October 23 DEWT and James Bach met in Dordrecht to talk about testing. The subject was “What is context-driven testing?” and more specific “How do you recognize a context-driven presentation?”.
They came together to prepare for the TestNet Autumn Event which was fully dedicated to context-driven testing and had the theme: “Exploring context-driven testing – a new hype or here to stay?”.
DEWT decided earlier this year to write an article about the event to reflect on context-driven testing in the Netherlands. What does the TestNet community have to say about context-driven testing? What can we learn from the event? What can we do to help the community learn? How context-driven is the Dutch Testing community? While discussing this the DEWTs found it hard to find heuristics to “measure” (maybe “recognize” is a better word here) the presentations at the TestNet event.
What is context-driven?
Often context-driven testing is “only” seen as an approach, but it can be more. Actually there are 3 different things that are called context-driven. Testers can be part of one, without necessarily being part of the other.
- Paradigm (world view)
- Community
- Approach
For example: you can use an context-driven approach without being part of the context-driven community. To be in a paradigm you need to have a world view of testing.
Testing | People evaluating a product by learning about it through experimentation |
driven by | is a matter organized and motivated by a systematic consideration of |
context | all the factors that significantly influence the problems and solutions that lie within the scope of their mission |
- Attitude: context-driven testing allows to change the approach. An example is “Huib’s Rapid Software Testing”. This Huib’s way of doing testing, inspired by Rapid Software Testing, but he changed his approach to his context. Changing anything he sees fit. Often factory school testers do not want to change their approach and apply their approach the same in every situation.
- Principles: context-driven testing is NOT (only) the seven basic principles, but there is much more. Look what lies behind them, learn about the implicit principles. See slide 9 of this presentation by James Bach.
- Mentality: context-driven testing is about skills, humanity, science, critical thinking, problem solving, non-linearity, investigation, learning, etc.
- Metrics: you can use only those metrics if you understand them and if they solve a certain problem.
- Critical thinking: do you know how? How do you know that you know? How do you get better?
“Science is the Belief in the Ignorance of Experts” — Richard Feynman
Presentations
Good stuff to look for:
- Heuristics over commandments
- Learning curves
- Compare alternative methods, trying other methods
- To be truly context-driven you have studies and tried the practices you say you do not like
- Discussion of causes and effects assuming open systems. Reject the believe that a project a well defined game that is predictable. Also reject the assumption that a process is unhackable
- Acknowledgement there are people with different opinions, not speaking from authority
- Social science
- Humanism
- Practitioner responsibility
- Craftsmanship
- Refuse to do bad work
- Problem solving
- Skill based work
Be aware of people:
- talking about ‘success’ and ‘failure’ without explaining why and describing the context
- talking about ‘structure’ and ‘chaos’ (often meaning: I am out of control)

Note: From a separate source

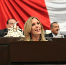 Ninfa Salinas Sada. Abril de 2012.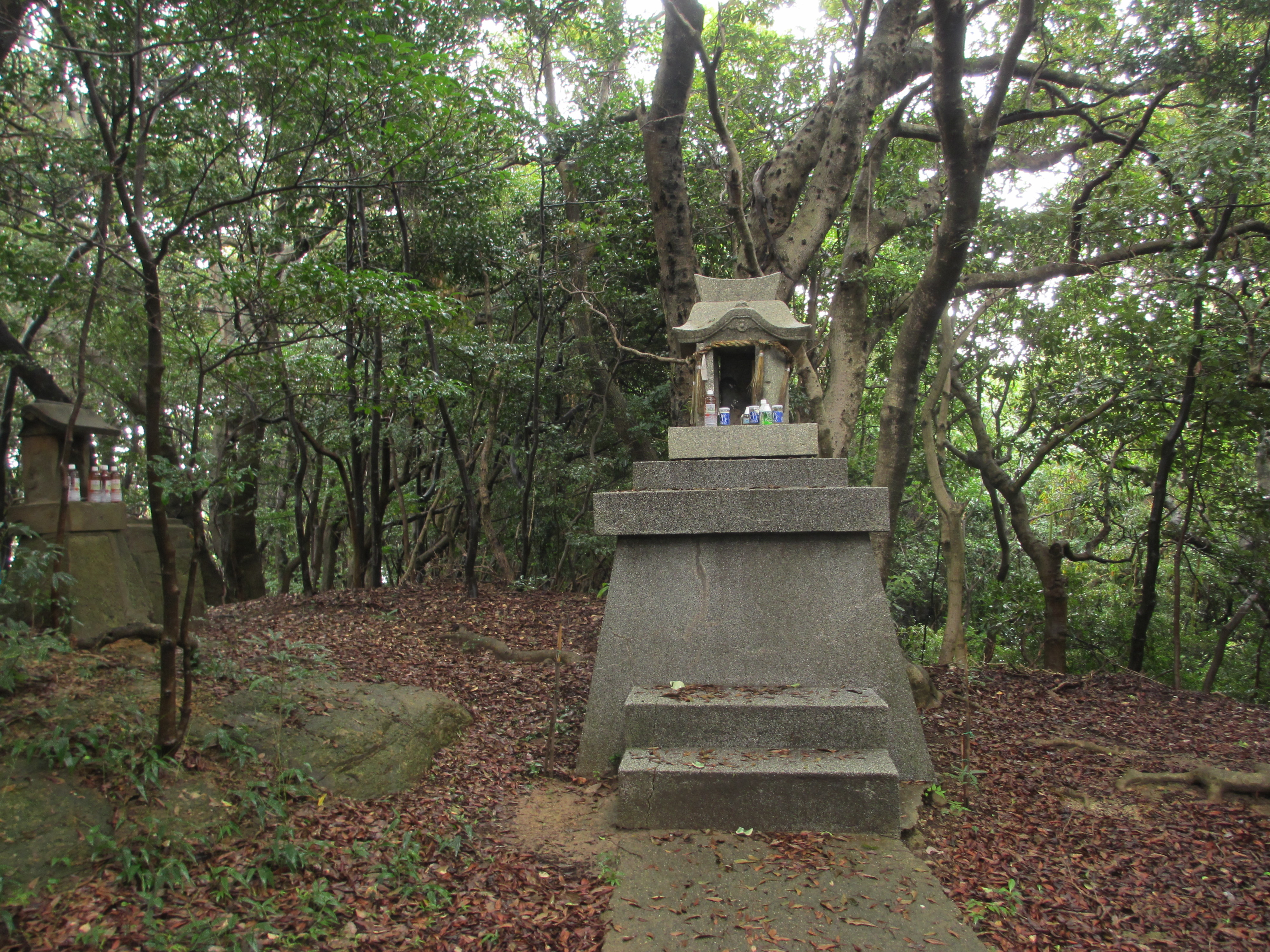 遠賀郡芦屋町山鹿33折尾駅ないし水巻駅山鹿城址から遠賀川上り大君交差点山側

- showing no evidence (or using sentences like: “research shows that…”)
- relying on folklore
- using numbers without context
- who are ignorant of social science
- uncritically apply the manufacture metaphor (IT is like a factory)
- apply premature automation
- assuming other people read and follow what is written
- contempt humanism
- trying stuff once and over generalize that to the whole company/world
- who fear variation
- over simplify (approach the world as if it was linear)
- misuse of statical analysis
- who use averages without variance
- who do narrow research
- say or do stuff because their clients want it
- demonize tacit knowledge and idealize explicit knowledge
This is the summary I have made of what we discussed. You could consider this as a heuristic for context-driven presentations. I used this heuristic in my presentation “What is context-driven testing?” at the TestNet event.
Heuristics | Success / Failure |
Learning | Chaos / Structure |
Compare alternative methods | Lack of evidence / Narrow research |
Cause and effect | Folklore |
Open systems | Numbers without context |
Social science | Ignorance of social science |
Humanist view | Contempt of humanism |
Craftsmanship | IT & testing is like manufacturing |
Explain context | No context mentioned |
Worldview of testing | Generalizing after one try |
Different opinions | Use of averages without variance |
Allows to change approach | Linearity |
in ‘Principle’ paragraph you write ‘See slide 9 of this presentation by James Bach.’ but that presentation has only 8 slides. Am I missing smtg?
Hi Calin, there are 8 pages and 15 slides. So slide 9 is the top slide on page 5 titled “Implicit principles of the Context-Driven School of Testing”.
Most things mentioned seem to me to have relevance to being context driven, but “Refuse to do bad work” kind of stands out.
Could you explain what you mean by this, in the context of this post?
Bad work means anything that is not of any value, bad testing, doing stuff you do not support. Like doing stuff your project manager asks you to do, which you consider bad. Think of applying best practices without looking at any context, not reporting bugs, fake testing, etc.